34. Deputy Brian Stanley asked the Minister for Finance the actions being taken to address the substantial loadings being put on the insurance costs for both young and older persons and the refusal of some companies to insure vehicles over ten years old despite the fact they have a valid NCT. [50793/17]

Amharc ar fhreagra

Freagraí scríofa

As Minister for Finance, I am responsible for the development of the legal framework governing financial regulation.  Neither I nor the Central Bank of Ireland can interfere in the provision or pricing of insurance products, as these matters are of a commercial nature, and are determined by insurance companies based on an assessment of the risks they are willing to accept.  This position is reinforced by the EU framework for insurance which expressly prohibits Member States from adopting rules which require insurance companies to obtain prior approval of the pricing or terms and conditions of insurance products.  Consequently, I am not in a position to review individual cases as to the pricing level or terms or conditions that they should apply in those cases. 

Motor insurers use a combination of rating factors in making their individual decisions on whether to offer cover and what terms to apply.  My understanding is that the factors include those such as the age and type of the car, the age of the driver, the claims record, driving experience, the number of drivers, how the car is used, etc.  As Insurers do not all use the same combination of rating factors prices vary across the market and consumers are free to choose.  In addition, insurance companies will price in accordance with their own past claims experience, meaning that in relation to the age of a car and the availability of cover, different insurance companies will use different age thresholds.  

The Deputy should note that the Competition and Consumer Protection Commission website has an informative section regarding the purchase of car insurance.  One of the tips listed to help cut costs is to “shop around” and to “always get quotes from several insurance providers when you need to get or renew insurance”.  A checklist for “motor insurance shopping around” is also provided.  I would note that this advice applies equally to older drivers as it does to young and inexperienced drivers.

Policy in relation to the NCT lies with the Minister for Transport, Tourism and Sport.  The NCT was introduced to comply with an EU Roadworthiness Testing Directive aimed at improving road safety and environmental protection.

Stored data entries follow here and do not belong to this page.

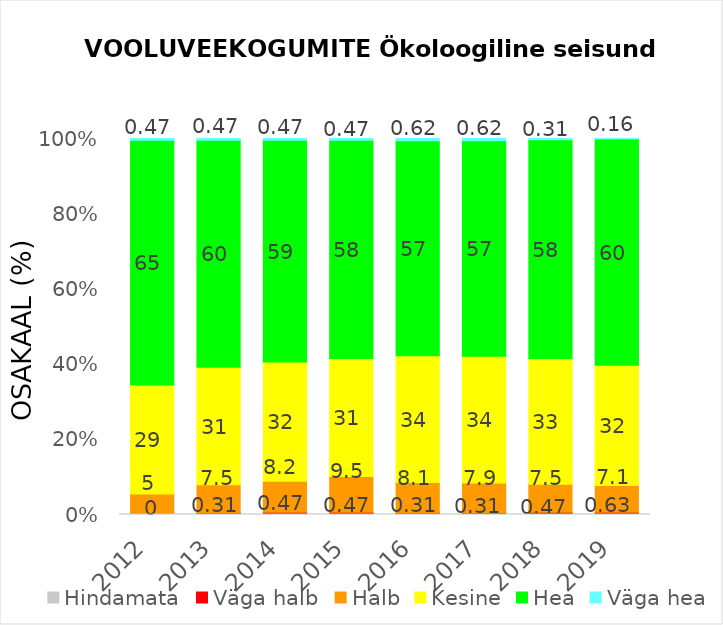
| Category | Hindamata | Väga halb | Halb | Kesine | Hea | Väga hea |
|---|---|---|---|---|---|---|
| 2012.0 | 0.155 | 0 | 5.28 | 29.037 | 65.062 | 0.466 |
| 2013.0 | 0.155 | 0.311 | 7.453 | 31.211 | 60.404 | 0.466 |
| 2014.0 | 0.155 | 0.466 | 8.23 | 31.677 | 59.006 | 0.466 |
| 2015.0 | 0.155 | 0.466 | 9.472 | 31.366 | 58.075 | 0.466 |
| 2016.0 | 0.155 | 0.311 | 8.075 | 33.696 | 57.143 | 0.621 |
| 2017.0 | 0.155 | 0.311 | 7.919 | 33.696 | 57.298 | 0.621 |
| 2018.0 | 0.155 | 0.466 | 7.453 | 33.385 | 58.23 | 0.311 |
| 2019.0 | 0 | 0.63 | 7.087 | 31.969 | 60.157 | 0.157 |
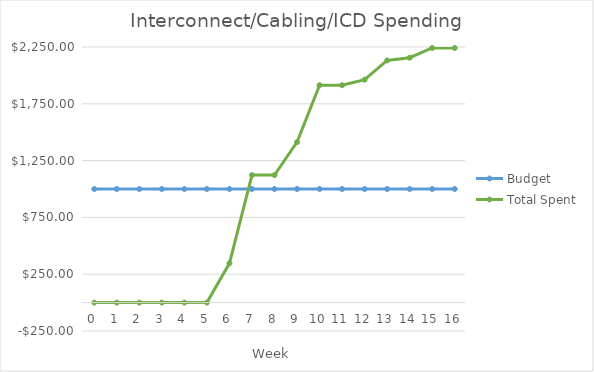
| Category | Budget | Total Spent |
|---|---|---|
| 0.0 | 1000 | 0 |
| 1.0 | 1000 | 0 |
| 2.0 | 1000 | 0 |
| 3.0 | 1000 | 0 |
| 4.0 | 1000 | 0 |
| 5.0 | 1000 | 0 |
| 6.0 | 1000 | 345.33 |
| 7.0 | 1000 | 1122.2 |
| 8.0 | 1000 | 1122.2 |
| 9.0 | 1000 | 1412.36 |
| 10.0 | 1000 | 1913.85 |
| 11.0 | 1000 | 1913.85 |
| 12.0 | 1000 | 1962.09 |
| 13.0 | 1000 | 2131.37 |
| 14.0 | 1000 | 2155.77 |
| 15.0 | 1000 | 2241.52 |
| 16.0 | 1000 | 2241.52 |
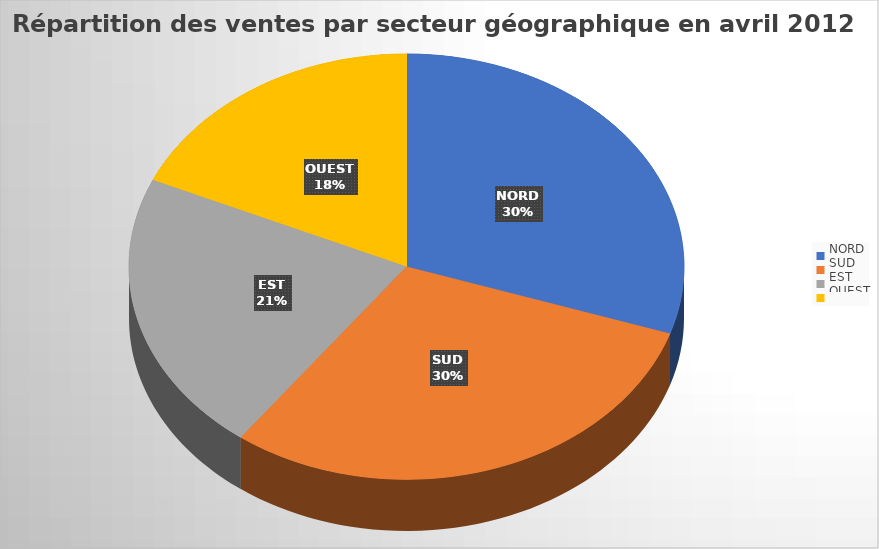
| Category | VENTES
TOTALES |
|---|---|
| NORD | 133 |
| SUD | 133 |
| EST | 95 |
| OUEST | 81 |
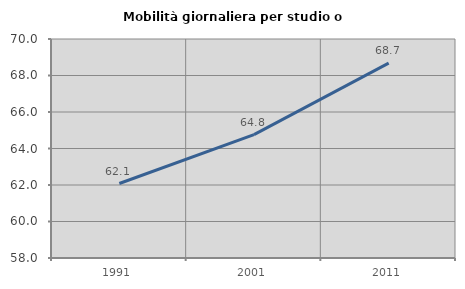
| Category | Mobilità giornaliera per studio o lavoro |
|---|---|
| 1991.0 | 62.082 |
| 2001.0 | 64.764 |
| 2011.0 | 68.676 |
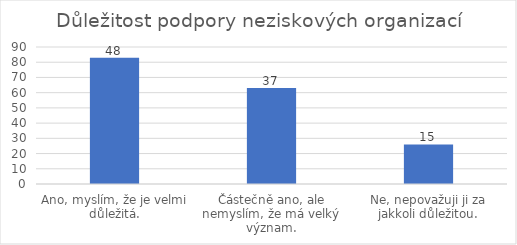
| Category | Počet respondentů |
|---|---|
| Ano, myslím, že je velmi důležitá. | 83 |
| Částečně ano, ale nemyslím, že má velký význam. | 63 |
| Ne, nepovažuji ji za jakkoli důležitou. | 26 |
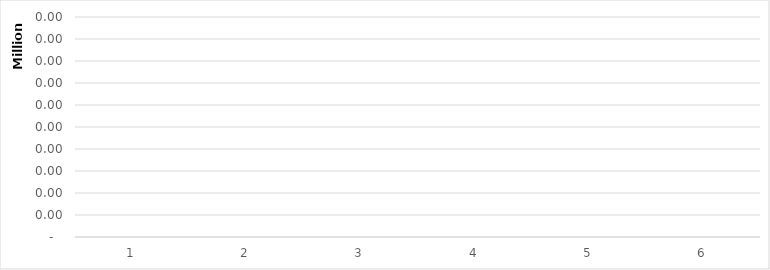
| Category | Series 0 |
|---|---|
| 0 | 311161.54 |
| 1 | 12129703.43 |
| 2 | 58296008.21 |
| 3 | 1671969712.94 |
| 4 | 524027399.32 |
| 5 | 64210553.4 |
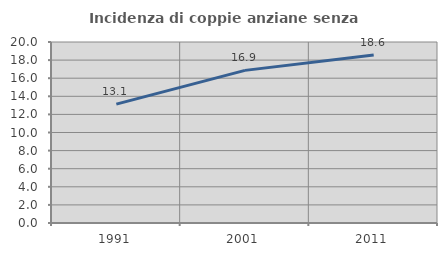
| Category | Incidenza di coppie anziane senza figli  |
|---|---|
| 1991.0 | 13.139 |
| 2001.0 | 16.865 |
| 2011.0 | 18.57 |
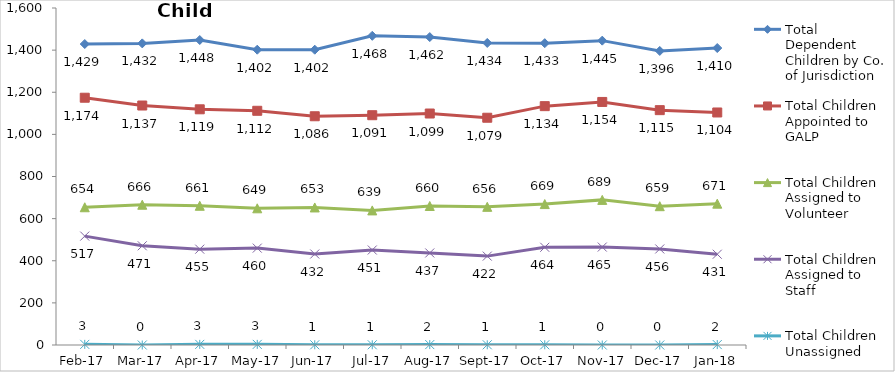
| Category | Total Dependent Children by Co. of Jurisdiction | Total Children Appointed to GALP | Total Children Assigned to Volunteer | Total Children Assigned to Staff | Total Children Unassigned |
|---|---|---|---|---|---|
| 2017-02-01 | 1429 | 1174 | 654 | 517 | 3 |
| 2017-03-01 | 1432 | 1137 | 666 | 471 | 0 |
| 2017-04-01 | 1448 | 1119 | 661 | 455 | 3 |
| 2017-05-01 | 1402 | 1112 | 649 | 460 | 3 |
| 2017-06-01 | 1402 | 1086 | 653 | 432 | 1 |
| 2017-07-01 | 1468 | 1091 | 639 | 451 | 1 |
| 2017-08-01 | 1462 | 1099 | 660 | 437 | 2 |
| 2017-09-01 | 1434 | 1079 | 656 | 422 | 1 |
| 2017-10-01 | 1433 | 1134 | 669 | 464 | 1 |
| 2017-11-01 | 1445 | 1154 | 689 | 465 | 0 |
| 2017-12-01 | 1396 | 1115 | 659 | 456 | 0 |
| 2018-01-01 | 1410 | 1104 | 671 | 431 | 2 |
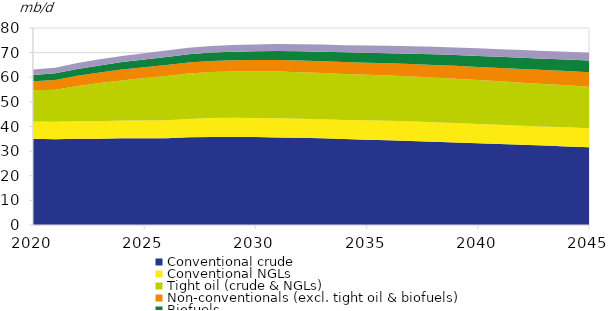
| Category | Conventional crude | Conventional NGLs | Tight oil (crude & NGLs) | Non-conventionals (excl. tight oil & biofuels) | Biofuels | Refinery processing gains |
|---|---|---|---|---|---|---|
| 2020-01-01 | 35.063 | 6.942 | 12.691 | 3.687 | 2.572 | 2.155 |
| 2021-01-01 | 34.869 | 7.017 | 13.012 | 4.021 | 2.685 | 2.287 |
| 2022-01-01 | 35.059 | 7.112 | 14.251 | 4.147 | 2.809 | 2.399 |
| 2023-01-01 | 35.071 | 7.096 | 15.466 | 4.247 | 2.932 | 2.469 |
| 2024-01-01 | 35.227 | 7.193 | 16.298 | 4.408 | 3.028 | 2.519 |
| 2025-01-01 | 35.198 | 7.224 | 17.232 | 4.449 | 3.119 | 2.573 |
| 2026-01-01 | 35.266 | 7.315 | 17.951 | 4.479 | 3.21 | 2.61 |
| 2027-01-01 | 35.598 | 7.493 | 18.399 | 4.509 | 3.302 | 2.66 |
| 2028-01-01 | 35.754 | 7.662 | 18.691 | 4.539 | 3.384 | 2.707 |
| 2029-01-01 | 35.771 | 7.746 | 18.825 | 4.56 | 3.467 | 2.752 |
| 2030-01-01 | 35.693 | 7.792 | 18.88 | 4.612 | 3.561 | 2.791 |
| 2031-01-01 | 35.553 | 7.795 | 18.976 | 4.671 | 3.653 | 2.827 |
| 2032-01-01 | 35.393 | 7.773 | 18.899 | 4.733 | 3.744 | 2.861 |
| 2033-01-01 | 35.187 | 7.784 | 18.766 | 4.789 | 3.835 | 2.892 |
| 2034-01-01 | 34.926 | 7.757 | 18.65 | 4.849 | 3.927 | 2.922 |
| 2035-01-01 | 34.666 | 7.824 | 18.5 | 4.913 | 4.018 | 2.951 |
| 2036-01-01 | 34.4 | 7.921 | 18.372 | 4.982 | 4.11 | 2.978 |
| 2037-01-01 | 34.148 | 7.938 | 18.208 | 5.055 | 4.201 | 3.005 |
| 2038-01-01 | 33.839 | 7.909 | 18.132 | 5.133 | 4.293 | 3.031 |
| 2039-01-01 | 33.526 | 7.879 | 18.015 | 5.217 | 4.384 | 3.056 |
| 2040-01-01 | 33.2 | 7.842 | 17.849 | 5.307 | 4.465 | 3.08 |
| 2041-01-01 | 32.885 | 7.793 | 17.69 | 5.407 | 4.516 | 3.104 |
| 2042-01-01 | 32.57 | 7.747 | 17.49 | 5.519 | 4.566 | 3.125 |
| 2043-01-01 | 32.248 | 7.731 | 17.307 | 5.639 | 4.617 | 3.146 |
| 2044-01-01 | 31.919 | 7.73 | 17.087 | 5.766 | 4.668 | 3.166 |
| 2045-01-01 | 31.584 | 7.694 | 16.856 | 5.902 | 4.719 | 3.184 |
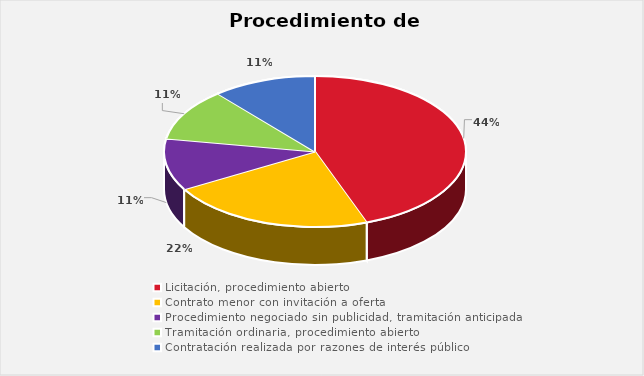
| Category | % sobre el total de contratos |
|---|---|
| Licitación, procedimiento abierto | 0.444 |
| Contrato menor con invitación a oferta | 0.222 |
| Procedimiento negociado sin publicidad, tramitación anticipada | 0.111 |
| Tramitación ordinaria, procedimiento abierto | 0.111 |
| Contratación realizada por razones de interés público | 0.111 |
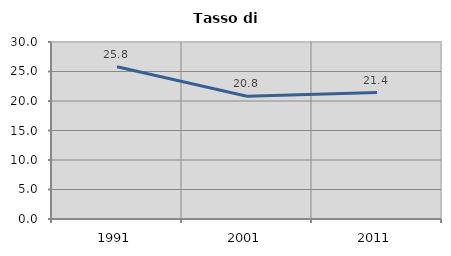
| Category | Tasso di disoccupazione   |
|---|---|
| 1991.0 | 25.812 |
| 2001.0 | 20.816 |
| 2011.0 | 21.437 |
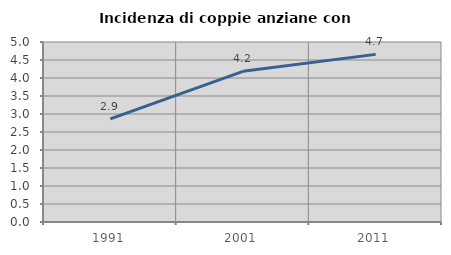
| Category | Incidenza di coppie anziane con figli |
|---|---|
| 1991.0 | 2.863 |
| 2001.0 | 4.185 |
| 2011.0 | 4.656 |
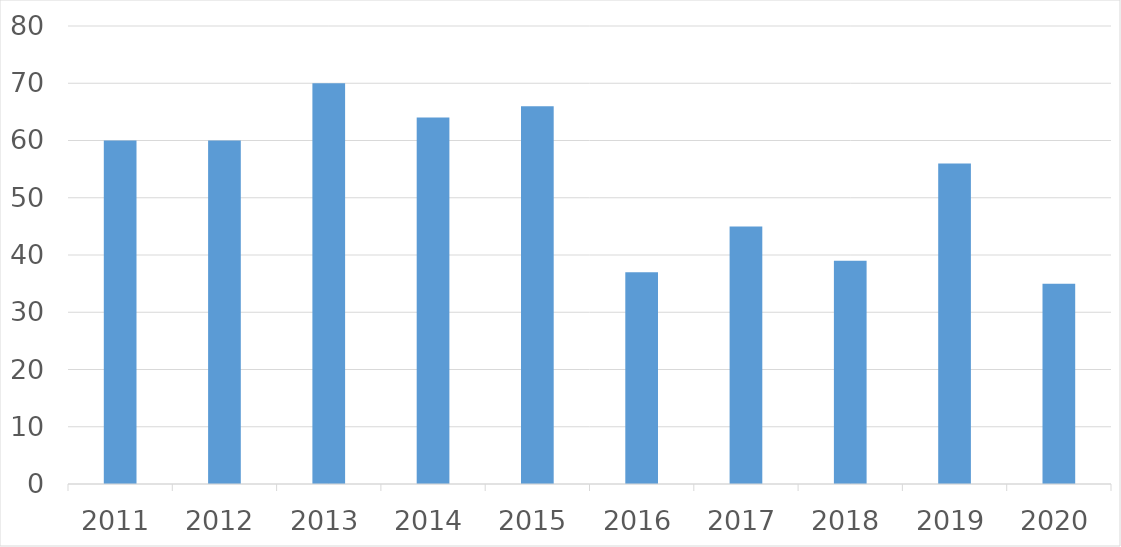
| Category | Series 0 |
|---|---|
| 2011 | 60 |
| 2012 | 60 |
| 2013 | 70 |
| 2014 | 64 |
| 2015 | 66 |
| 2016 | 37 |
| 2017 | 45 |
| 2018 | 39 |
| 2019 | 56 |
| 2020 | 35 |
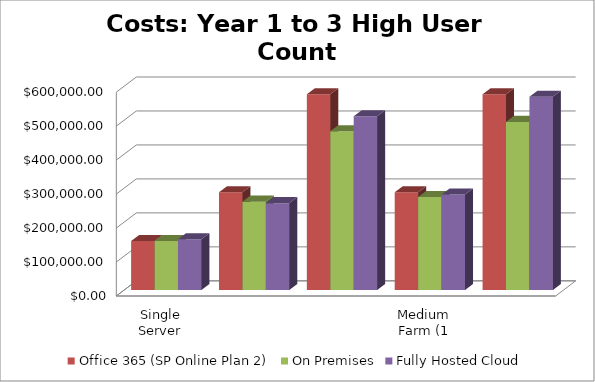
| Category | Office 365 (SP Online Plan 2) | On Premises | Fully Hosted Cloud |
|---|---|---|---|
| Single Server Install (WFE and SQL on 1 VM) | 144000 | 144041.62 | 149120 |
| Small Farm - Two Server Install (WFE and SQL) | 288000 | 260154.256 | 255760 |
| Small Farm w/ High Availability (2 WFE - 2 SQL) | 576000 | 467156.541 | 511700 |
| Medium Farm (1 WFE, 1 App/Index, 1 SQL) | 288000 | 273979.517 | 280960 |
| Medium Farm w/ High Availability (2 WFE, 2 A/I, 2 SQL) | 576000 | 494896.197 | 568940 |
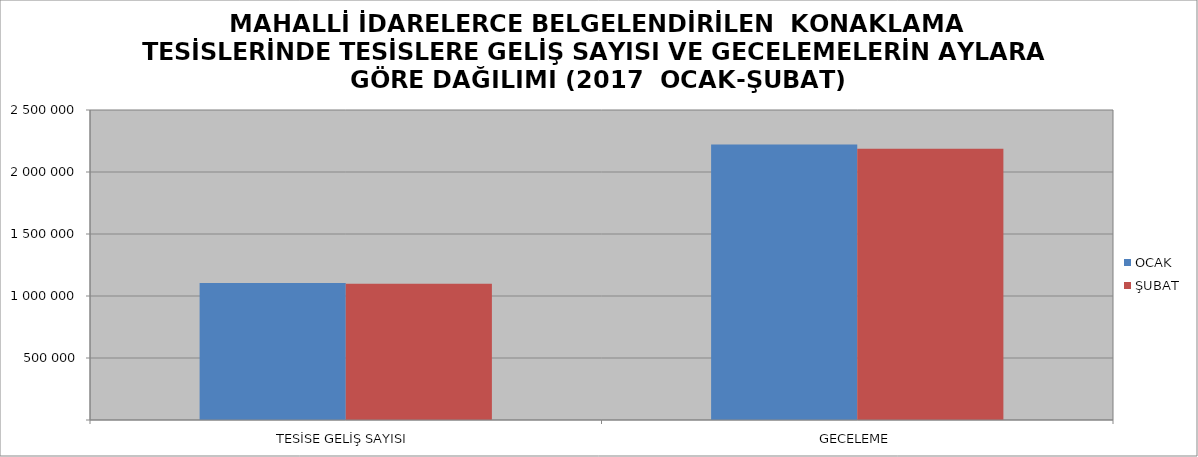
| Category | OCAK | ŞUBAT |
|---|---|---|
| TESİSE GELİŞ SAYISI | 1104649 | 1099366 |
| GECELEME | 2222261 | 2187982 |
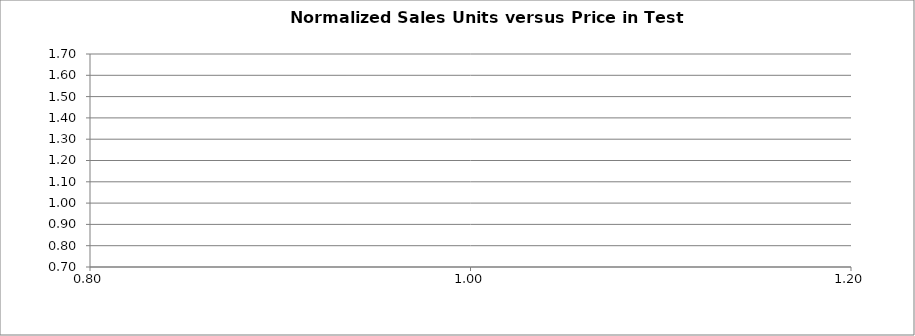
| Category | Normalized Test Data |
|---|---|
| 0.95 | 0 |
| 1.05 | 0 |
| 1.16 | 0 |

While the NCT is one component of having safer vehicles on our roads, every vehicle owner has a personal and legal responsibility to ensure that their vehicles are roadworthy and well maintained.  The NCT is an inspection or general “health check” of what is visible and accessible on the day of the test and includes a check of the roadworthiness of such safety features, amongst others, as lighting, brakes and tyres.  It is important to understand that the NCT is a minimum requirement of roadworthiness and that insurers will generally require that a car has a valid NCT in order to be covered.  However, in making their individual decisions on whether to offer cover and what terms to apply, this is not the only rating factor taken into account in the provision of motor insurance, as mentioned in the paragraph above. 

Finally, it is worth noting that according to the terms of the Declined Cases Agreement, the insurance market will not refuse to provide insurance to an individual seeking insurance if he/she has approached at least three insurers and has not been able to obtain cover from them.  If the Deputy is aware of a driver that is unable to get cover from an insurer on the grounds provided in the question, Insurance Ireland can be contacted in this regard at declined@insuranceireland.eu or 01-6761914 or 01-6761820.

Question No. 35 answered with Question No. 33.